Having this time with my kids that we wouldn’t have had otherwise. My eldest said it was the best because he could tell me anything at anytime!
“The Department of Education had already pulled the pin on our services before the government put in the lockdown. So we sensed that this was going to be huge. And it has been ever since,” she says.
“We get a couple of days heads up from the childcare places and kindergartens that we can’t work and that’s it, we’re out of work for the next few weeks.”
Ms Del Medico employs 10 photographers who work across greater Melbourne. Some were eligible for JobKeeper last year, but some were not due to their length of employment.
“This time I’ve encouraged them to apply for their disaster payments … which has been great for them. The government grants have definitely been a help but we still have rent to cover. The landlord’s being really generous … but at the same time, they’re struggling to manage it all for so long.”

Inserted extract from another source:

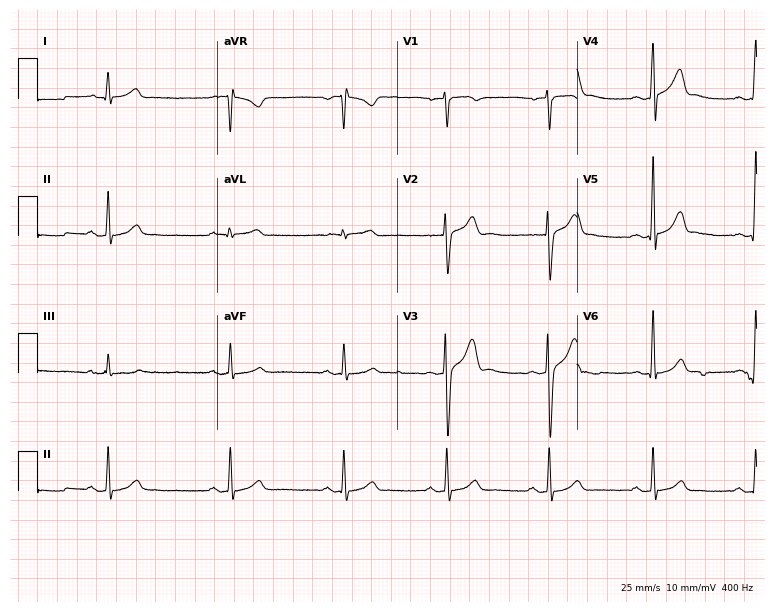
Electrocardiogram, a male, 38 years old. Of the six screened findings (first-degree AV block, right bundle branch block (RBBB), left bundle branch block (LBBB), sinus bradycardia, atrial fibrillation (AF), sinus tachycardia), none is recorded.

As the end of the year approaches, Ms Del Medico and her team are hoping for a best-case-scenario finish to 2021, much as they had in 2020: when lockdown restrictions eased last November, she and her team crammed a year’s work into a few frantic weeks. Pandemic or not, parents still wanted those essential memories, and her work year ended on Christmas Eve.
“We could only work outdoors, which was fine. And we were restricted for time limits of how long we could be there, we could only be at a particular centre for two hours a day, whereas normally we’d be there four or five hours. We just had to adapt the way we worked to make it all work.”
It’s the mantra of the times – just make it work – and that applies to careers as much as parenting. As a mother, Ms Del Medico is confident her children will take some positive memories from the two years of upheaval.
“If anything, this time will probably give them better memories of being with their mum and dad. We’re certainly never gonna forget it.”